Fall, 2014
Lab 4: Volume
Tree Volumes
Reference: T. Avery and H. Burkhart, Forest Measurements, 5th Ed., McGraw-Hill, 2002.
In this lab, we will be estimating the volume of the trunk of a tree. This is roughly a solid of revolution, so the
techniques we have studied in class will be useful. We will give an overview of the problem in Section I,
followed by estimating a volume integral with a sequence of diameter measurements and the trapezoidal rule in
Section II. In Section III, we see how to create a model using a single statistic for the tree (called diameter at
breast height) to estimate the diameter of the tree at different heights and thus the volume.
Goals for this Lab
The goals for lab 4 are as follows:
• To find the volume of a solid of revolution using numerical methods;
• To learn how a model for tree diameters might be developed, and to use such a model to predict the
volume of a tree from simple measurements.
Honor Code Policies
Please read and understand the following before you begin. Honor code policies established by your teacher
will govern this lab.
You may complete the lab in a small group of 2-3 people. If you choose to complete the lab in a group, all
members must be present (at the same place at the same time) during the completion and write-up of all answers
and explanations to all problems in the lab. Each person involved must contribute to the work. Each person
should in fact spend some time working directly with Excel; it cannot be left to one person to do all of the Excel
work in the lab. Each person in the group should be at the keyboard typing for at least one of the problems,
other members of the group should still help and be involved even when they are not sitting at the computer.
Each person who contributed to the lab should get a copy of the completed work to use in answering quiz
questions. (We recommend for this reason that you create a complete, neat, and well-organized report, but this
is up to you.) No one who did not contribute to the lab should get a copy of this report.

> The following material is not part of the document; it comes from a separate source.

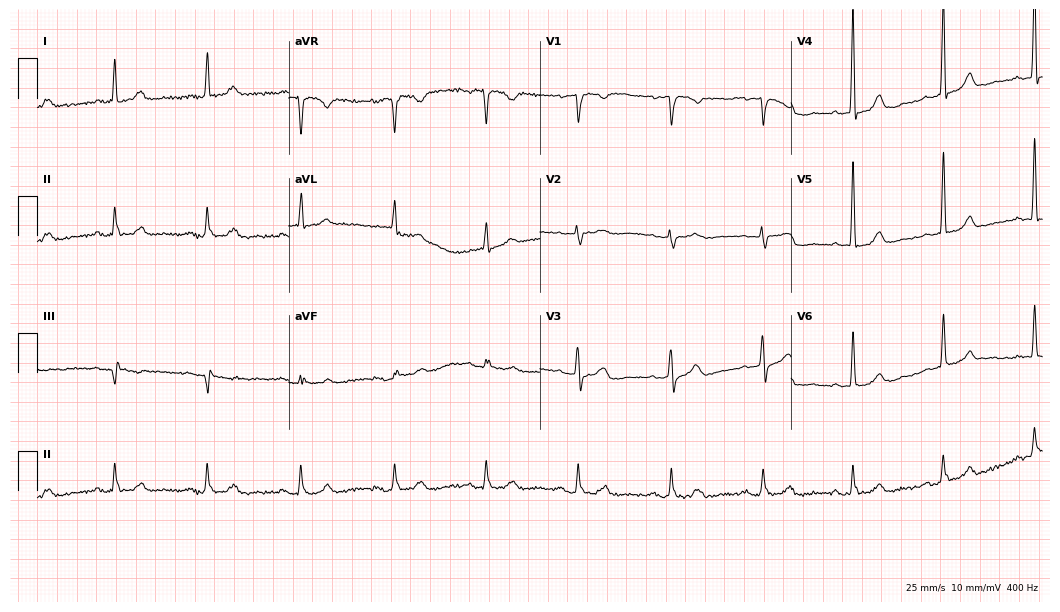
Resting 12-lead electrocardiogram (10.2-second recording at 400 Hz). Patient: a female, 70 years old. Read as a normal ECG.

Finally, each person will take the quiz individually. When you take the quiz, your work should be your own
(based on the lab work you did previously). You are not permitted to discuss the questions or answers with
anyone other than your instructor under any circumstances. To discuss the questions or answers with anyone
else will be considered an Honor Code violation.
Part I: Introductory Material
This lab concerns the calculation of the volume of a tree trunk. We will assume that the cross section of the tree
at any height is circular. In this lab, h will denote the height, in feet, of some point on the trunk, and d will
denote the diameter in inches at height h. The value of d when h = 4.5 is called the diameter at breast height,
and denoted B. This is a convenient standard measurement of the tree’s size. For various tree species, other
dimensions (such as total height, denoted H) can be estimated from B. The calculations in this lab will give you
a rough idea how such tables for volume can be constructed.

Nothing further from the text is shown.